Mais le MDRD trouve une justification troublante pour des niveaux de créatinine plus élevés chez les Noirs : des études antérieures avaient montré qu’« en moyenne, les Noirs ont une masse musculaire plus élevée que les Blancs ». Les trois études citées ici, publiées dans 1977, 1978 et 1990, a comparé différentes mesures de santé, notamment les taux sériques de créatinine kinase et de potassium corporel total, chez les participants noirs et blancs à l’étude. Les études affirment toutes que des normes de référence distinctes sont nécessaires pour les Noirs, attribuant les différences de résultats à des différences de biologie raciale.
Aujourd’hui, ces conclusions seraient contestées.
« Notre compréhension de la race a évolué au cours du dernier quart de siècle », a déclaré Paul Palevsky, MD, président de la National Kidney Foundation et professeur à l’Université de Pittsburgh, l’une des principales organisations du groupe de travail. « Plutôt que d’être biologique, la race est bien plus une construction sociale qu’autre chose. »

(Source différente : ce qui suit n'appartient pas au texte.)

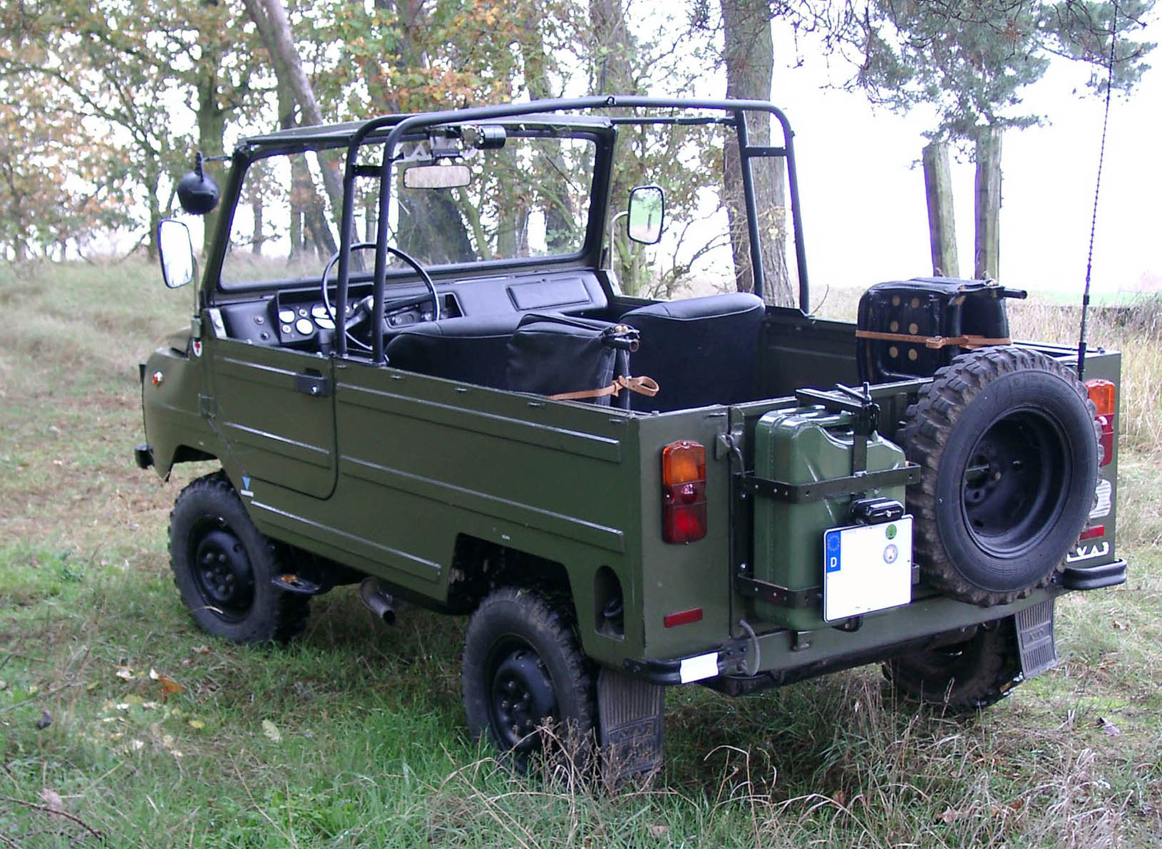 LuAZ 969m Rückansicht
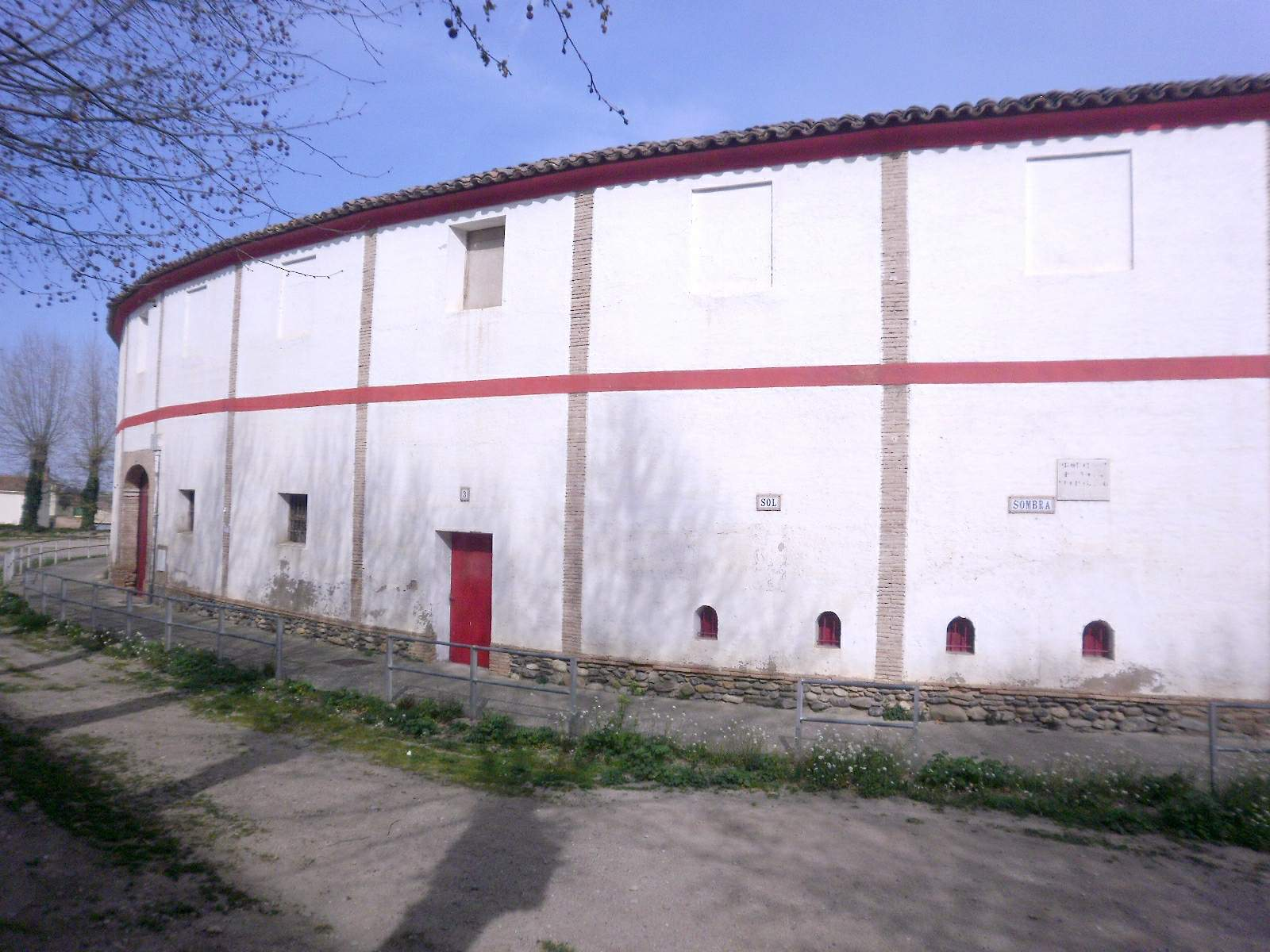 Plaza de Toros nueva de Tarazona

En septembre 2021, le groupe de travail a publié ses deux nouvelles équations qui estiment la fonction rénale. Ni l’un ni l’autre n’utilise la race comme facteur. L’un est très similaire au DFGe racialisé, qui mesure la créatinine. L’autre équation ajoute un deuxième test qui mesure la cystatine C, un autre produit chimique présent dans le sang qui sert de marqueur de filtration.
Les deux équations ont été recommandées car même si les tests de créatinine sont disponibles dans pratiquement tous les laboratoires du pays, la cystatine C ne l’est pas, ce qui entraîne un prix plus élevé et un accès réduit au test. Le processus visant à faire évoluer les pratiques de laboratoire vers la nouvelle norme est en cours, a déclaré Palevsky, et il espère que les principaux laboratoires procéderont au changement au cours des prochains mois.
« En médecine, le temps qui s’écoule normalement entre la publication d’un guide ou d’une recommandation de pratique clinique et le moment où elle semble réellement entrer dans les soins cliniques est d’environ une décennie », a déclaré Palevsky. « Dans ce cas, nous assistons à une mise en œuvre très rapide de la nouvelle équation. »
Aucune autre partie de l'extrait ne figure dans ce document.